Multi-Constituent Simulation of Thrombus Deposition

In this paper, we present a spatio-temporal mathematical model for simulating the formation and growth of a thrombus. Blood is treated as a multi-constituent mixture comprised of a linear fluid phase and a thrombus (solid) phase. The transport and reactions of 10 chemical and biological species are incorporated using a system of coupled convection-reaction-diffusion (CRD) equations to represent three processes in thrombus formation: initiation, propagation and stabilization. Computational fluid dynamic (CFD) simulations using the libraries of OpenFOAM were performed for two illustrative benchmark problems: in vivo thrombus growth in an injured blood vessel and in vitro thrombus deposition in micro-channels (1.5mm x 1.6mm x 0.1mm) with small crevices (125{\mu}m x 75{\mu}m and 125{\mu}m x 137{\mu}m). For both problems, the simulated thrombus deposition agreed very well with experimental observations, both spatially and temporally. Based on the success with these two benchmark problems, which have very different flow conditions and biological environments, we believe that the current model will provide useful insight into the genesis of thrombosis in blood-wetted devices, and provide a tool for the design of less thrombogenic devices.

💡 Research Summary

The paper introduces a comprehensive spatio‑temporal model that treats blood as a two‑phase mixture consisting of a linear fluid phase and a solid thrombus phase. Ten biochemical species—representing key mediators such as ADP, thromboxane A2, thrombin, fibrin precursors, and inhibitory proteins—are governed by coupled convection‑reaction‑diffusion (CRD) equations. The reaction terms combine first‑order kinetics with Michaelis‑Menten formulations, allowing the model to capture initiation (platelet activation), propagation (thrombin‑driven fibrin formation), and stabilization (cross‑linking and inhibition) processes within a single framework.

The governing equations for the fluid phase are the incompressible Navier‑Stokes equations, while the thrombus phase is represented by a scalar volume‑fraction field φ that evolves according to a transport equation containing source and sink terms linked to the biochemical reactions. This approach avoids the computational overhead of full solid mechanics while still providing a physically meaningful measure of thrombus growth.

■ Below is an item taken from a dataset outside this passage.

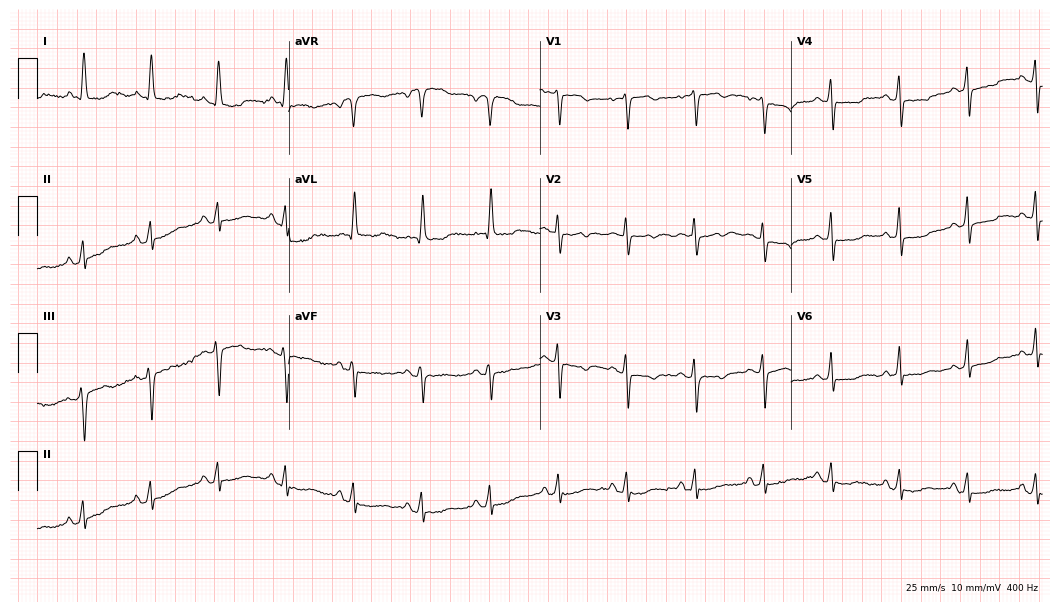
Standard 12-lead ECG recorded from a 73-year-old female patient. None of these six findings is recorded: first-degree AV block, right bundle branch block (RBBB), left bundle branch block (LBBB), sinus bradycardia, atrial fibrillation (AF), sinus tachycardia. Findings outside these six are not listed.

Implementation is carried out in OpenFOAM. Temporal discretization uses a second‑order backward‑difference (BDF2) scheme; spatial discretization employs second‑order central differencing with a Total Variation Diminishing (TVD) limiter to reduce numerical diffusion. Boundary conditions are matched to experimental setups: prescribed inlet velocity profiles, zero‑gradient outlet pressure, and no‑slip, no‑flux walls. Mesh refinement is applied around geometric features such as crevices to resolve local recirculation zones accurately.

Two benchmark problems validate the model. The first simulates in‑vivo thrombus formation in an injured arterial segment. The model reproduces the rapid increase in thrombus volume observed experimentally, showing that the localized drop in shear stress and the ensuing platelet activation are captured correctly. The second benchmark reproduces in‑vitro thrombus deposition in micro‑channels (1.5 mm × 1.6 mm × 0.1 mm) containing two rectangular crevices (125 µm × 75 µm and 125 µm × 137 µm). Simulations predict that low‑velocity recirculation within the crevices leads to early platelet accumulation and subsequent fibrin polymerization, matching the spatial pattern and timing of thrombus growth measured in laboratory experiments.

The authors discuss strengths such as the unified treatment of fluid dynamics, chemistry, and solid deposition; the ability to handle multiple interacting species; and the open‑source, reproducible nature of the OpenFOAM implementation. Limitations include the simplified mechanical description of the thrombus (no explicit elasticity or fracture), reliance on experimentally calibrated kinetic parameters, and the high computational cost associated with fine meshes required for crevice‑scale resolution.

In conclusion, the presented multi‑constituent framework successfully predicts thrombus formation under diverse flow conditions and biological environments, offering a valuable tool for evaluating thrombogenic risk in blood‑wetted medical devices. Future work is suggested to incorporate nonlinear solid mechanics for mature thrombus, patient‑specific parameter identification, and multiscale coupling to bridge microscale platelet dynamics with organ‑level hemodynamics.